Autonomy: Decide which tools to use and when
Planning: Break complex tasks into steps
Memory: Track progress and context across steps
Observation: Interpret tool results and adapt

2. ReAct (Reasoning + Acting)

What: The foundational agent pattern. The model alternates between reasoning about what to do and taking actions.

Thought: I need to find the user's order status. Let me search by email.
Action:  search_orders(email="user@example.com")
Observation: Found order #1234, status: shipped, tracking: XYZ123

Thought: I have the order. Now I need to get tracking details.
Action:  get_tracking(tracking_id="XYZ123")
Observation: Package in transit, expected delivery: March 7

Thought: I have all the information needed to respond.
Answer:  Your order #1234 has been shipped and is expected to arrive March 7.

Implementation:

python

REACT_SYSTEM_PROMPT = """You are a helpful assistant with access to tools.
For each step:
1. Think about what you need to do next
2. Use a tool if needed
3. Observe the result
4. Repeat until you can give a final answer

Always think before acting."""

def react_agent(query, tools, max_steps=10):
    messages = [{"role": "user", "content": query}]

    for step in range(max_steps):
        response = llm.create(
            messages=messages,
            tools=tools
        )

        if response.stop_reason == "end_turn":
            return response.content[0].text  # Final answer

        # Execute tools and continue
        messages.append({"role": "assistant", "content": response.content})
        tool_results = execute_tools(response.content)
        messages.append({"role": "user", "content": tool_results})

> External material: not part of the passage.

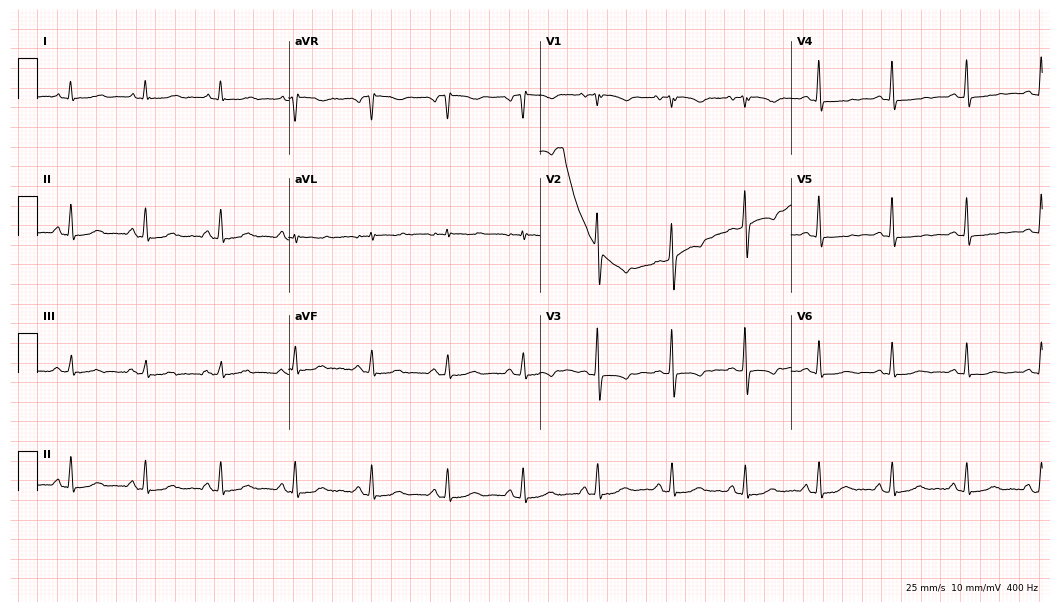
Resting 12-lead electrocardiogram. Patient: a 54-year-old female. None of these six findings is recorded: first-degree AV block, right bundle branch block, left bundle branch block, sinus bradycardia, atrial fibrillation, sinus tachycardia.
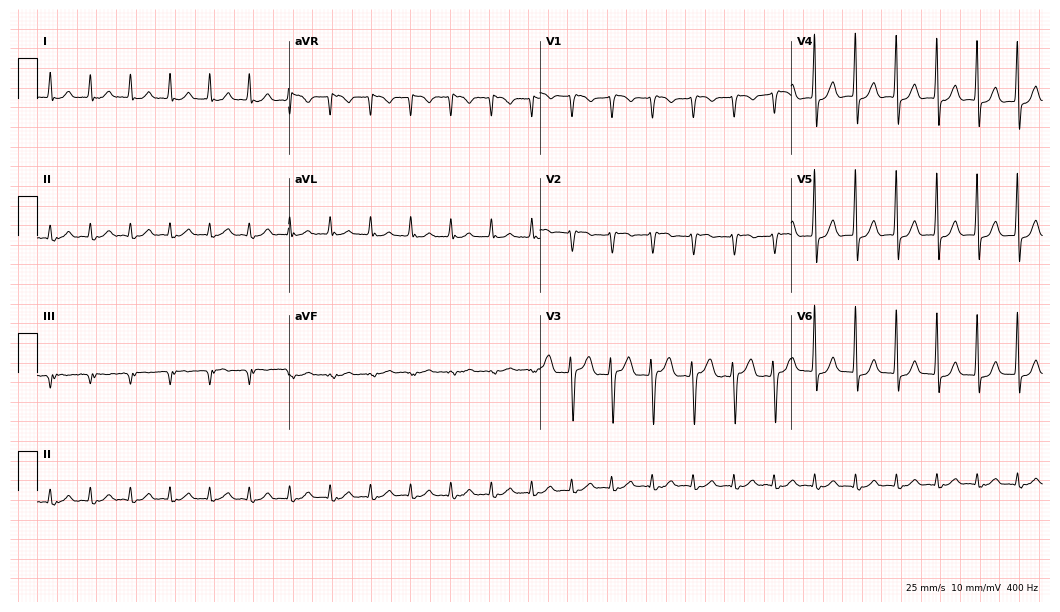
Electrocardiogram, a male patient, 75 years old. Of the six screened findings (first-degree AV block, right bundle branch block, left bundle branch block, sinus bradycardia, atrial fibrillation, sinus tachycardia), none is recorded. Findings outside these six are not listed.

    return "Max steps reached without completing task."

3. Plan-and-Execute

What: Instead of interleaving thinking and acting, first create a full plan, then execute steps sequentially. Better for complex multi-step tasks.

Planning phase:
  "To deploy the application, I need to:
   1. Run tests
   2. Build the Docker image
   3. Push to registry
   4. Update Kubernetes deployment
   5. Verify health check"

Execution phase:
  Step 1: run_tests() → All 42 tests passed
  Step 2: build_docker(tag="v1.2.3") → Image built
  Step 3: push_image("v1.2.3") → Pushed to registry
  Step 4: update_k8s(image="v1.2.3") → Deployment updated
  Step 5: health_check() → 200 OK

  ✓ Plan complete.

When to use each:

Pattern	Best For
ReAct	Exploratory tasks, unclear goals, simple workflows
Plan-and-Execute	Well-defined multi-step tasks, complex workflows
Hybrid	Plan first, then ReAct within each step

4. LangChain

What: The most popular framework for building LLM applications and agents. Provides abstractions for chains, agents, tools, memory, and retrieval.

python

from langchain_openai import ChatOpenAI
from langchain.agents import create_tool_calling_agent, AgentExecutor
from langchain_core.tools import tool
from langchain_core.prompts import ChatPromptTemplate

# Define tools
@tool
def search_web(query: str) -> str:
    """Search the web for information."""
    return web_search(query)

@tool
def calculator(expression: str) -> str:
    """Evaluate a math expression."""
    return str(eval(expression))  # simplified

# Create agent
llm = ChatOpenAI(model="gpt-4")
prompt = ChatPromptTemplate.from_messages([
    ("system", "You are a helpful assistant"),
    ("human", "{input}"),
    ("placeholder", "{agent_scratchpad}")
])

agent = create_tool_calling_agent(llm, [search_web, calculator], prompt)
executor = AgentExecutor(agent=agent, tools=[search_web, calculator])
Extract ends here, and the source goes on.